Broadcom is contributing core silicon implementation and networking technology, including Tomahawk networking silicon, while Celestica is helping with board, rack and system integration. The goal is to move the chip closer to its practical performance ceiling in real workloads, not just improve theoretical benchmarks.

However, OpenAI's pivot into proprietary hardware is not just as a quest for technical supremacy: it may also make its core unit economics far more sustainable.

Audited financial documents posted recently by AI critic and AI public relations specialist Ed Zitron revealed that while OpenaAI generated an impressive $13.07 billion in revenue throughout 2025, its total operational expenses for the year ballooned to $34 billion, resulting in an operating loss of nearly $20.92 billion.

The primary culprit behind this cash hemorrhage involved pure compute requirements, though more is likely due to training than inference.

In 2025 alone, research and development costs—driven largely by the infrastructure required to train and serve massive language models—accounted for $19.18 billion, or approximately 56 percent of the company's entire spending footprint.
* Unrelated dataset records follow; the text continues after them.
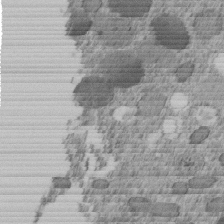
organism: C. elegans
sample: C. elegans embryo early stage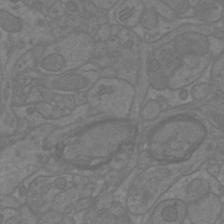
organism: Mouse
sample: Cortical neurons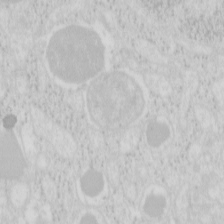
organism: Mouse
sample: Pancreas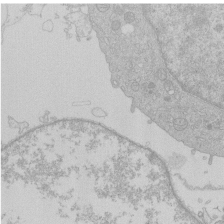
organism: Human
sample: Macrophage cells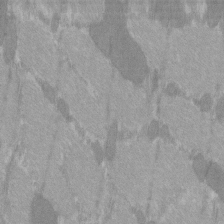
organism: C57BL Mouse
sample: Tibialis anterior muscle cell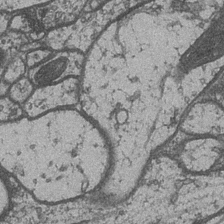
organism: Drosophila
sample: Optic medulla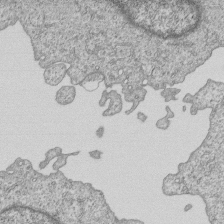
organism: Human
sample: MDA-MB-231 cells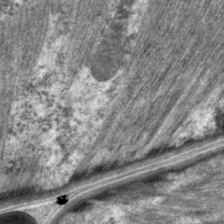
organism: C. elegans
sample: Pharynx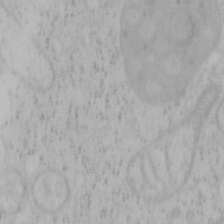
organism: Mouse
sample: OT-I killer T cells with ID8 ovarian cancer cells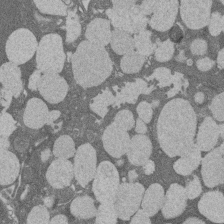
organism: Rat
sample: Salivary granule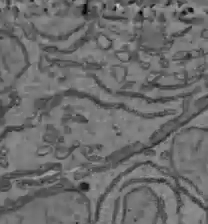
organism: C57BL Mouse
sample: Liver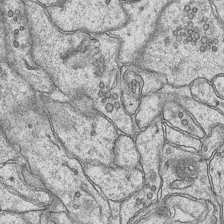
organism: Mouse
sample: CA1 Hippocampus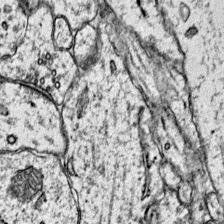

Furthermore, OpenAI reportedly paid Microsoft over $10.59 billion just for R&D and compute infrastructure last year.

Still, as OpenAI lays the groundwork for a heavily anticipated public offering in 2026, the Jalapeño inference chip may offer some reassurance to private investors and public markets that OpenAI has a plan for digging itself out of the financial hole and moving toward profitability. If it can drive down the costs of AI inference, then maybe it can recoup some of the losses spent on costly training runs.

"By designing more of the stack ourselves, we can serve more intelligence with greater efficiency and keep pushing advanced AI toward broader access," said Brockman included in Broadcom's release.

What Does This Mean for Nvidia and All of OpenAI's Other Chip Providers?

The introduction of Jalapeño immediately raises questions about OpenAI's strategic positioning within the fiercely competitive semiconductor and GPU market.

Since kicking off the generative AI boom in late 2022, OpenAI has remained one of the largest customers of GPU market leader Nvidia's premium products, but has also taken billions in investment dollars from the firm (engendering accusations of "circular dealing"), and expanded to work with other rival chipmakers to fuel its appetites.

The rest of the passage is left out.